Thanks, Duncan, and good morning. Slide 10 provides comparative GAAP results for the second quarter 2012. This quarter there are several reconciling items between our GAAP EPS of $0.49 per share and our non-GAAP EPS of $0.51 per share. In the quarter, we reported a $12 million charge for merger expenses and exit costs. The majority of the charge was related to severance for our Project 14 efficiency effort. Our GAAP results also include a net $2 million loss related to the winding down of our NYSE Blue environmental venture in April. Lastly, our GAAP tax rate of 21% was below our effective rate of 25%, attributed to some onetime benefits realized in the quarter.
Our review of our financial results from this point forward will exclude the impact of merger expenses and exit costs, disposal activities and discrete tax items. Slide 11 provides a more detailed look at financial results for the quarter. Lower volumes across most of our venues, or particularly, European Derivatives, coupled with a weaker euro, have negatively impacted our financial results versus Q2 2011. That said, Q2 trading volumes increased sequentially for European Derivatives and Europe and U.S. Cash.
Net revenues of $602 million for the quarter were down 9% year-over-year and increased slightly from Q1 levels. Costs were lower by $23 million or 5% for the quarter and are running $35 million lower year-to-date. For the second quarter, 39% of our operating expenses were denominated in either euros or pounds, 60% in U.S. dollars and another 1% in various Asian currencies.
We closed the acquisition of Corpedia at the end of the second quarter. We expect this business to generate approximately $7 million in revenue per quarter for the second half of 2012. The effective tax rate was 25% for the quarter, down from 26% in the prior year.
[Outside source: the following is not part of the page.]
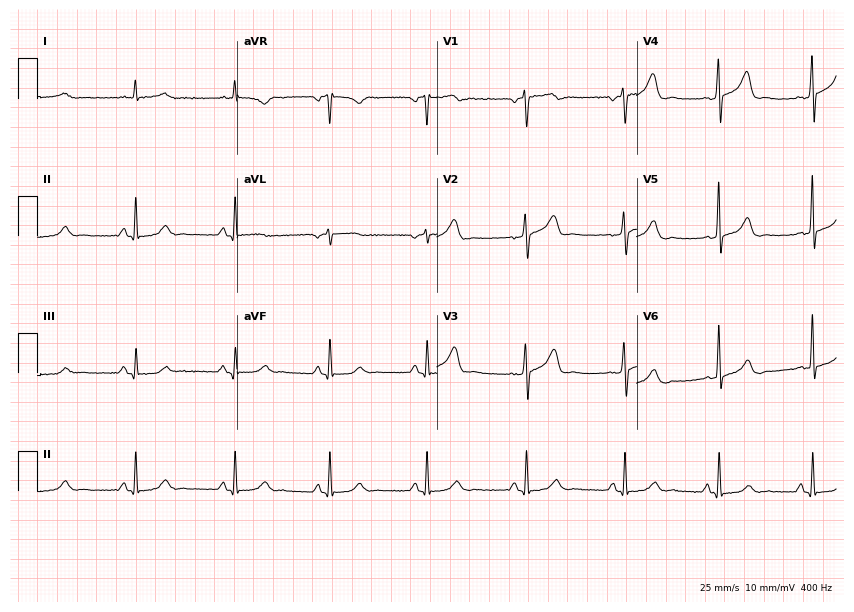
12-lead ECG from a male patient, 63 years old. No first-degree AV block, right bundle branch block (RBBB), left bundle branch block (LBBB), sinus bradycardia, atrial fibrillation (AF) or sinus tachycardia recorded for this tracing. Other findings, if any, are not listed.
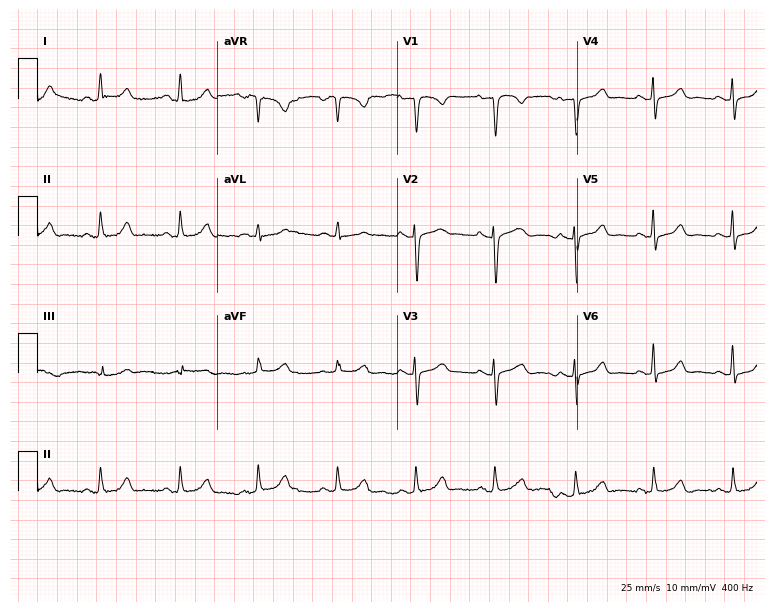
Electrocardiogram, a 41-year-old female patient. Of the six screened findings (first-degree AV block, right bundle branch block (RBBB), left bundle branch block (LBBB), sinus bradycardia, atrial fibrillation (AF), sinus tachycardia), none is recorded. Other findings, if any, are not listed.

The diluted share count was reduced by 6 million shares to 253 million this quarter. The period-end fully diluted share count was 249 million shares.
Slide 12 provides our consolidated and segment results on a currency-neutral basis. The U.S. dollar strengthened this quarter versus prior year for both the euro and British pounds by 11% and 3%, respectively. For the second quarter, 45% of our net revenues was denominated in either euros or pounds. The currency impact on net revenue for the quarter was a negative $22 million versus prior year and unfavorable by $3 million versus the previous quarter. Foreign exchange contributed an unfavorable $11 million to operating income this quarter versus prior year. On a currency-neutral basis, second quarter net revenues were down 6%, and operating income decreased 10% versus the second quarter of 2011. Operationally, revenues for our Derivatives and Cash Trading and Listings businesses decreased 12% and 5%, respectively. Commercial technology revenues were up 2%.
Slides 13 and 14 detail the financial performance for our Derivatives segment. Derivatives accounted for 30% of our consolidated net revenues and 36% of our operating income. Derivatives net revenues of $182 million in the second quarter was down 15% versus prior year, but up 3% sequentially. Despite a sequential quarter increase of 9% in European Derivatives trading volumes and an 8% increase in open interest across the exchange, the environment remains challenging due to our focus on the short end of the yield curve.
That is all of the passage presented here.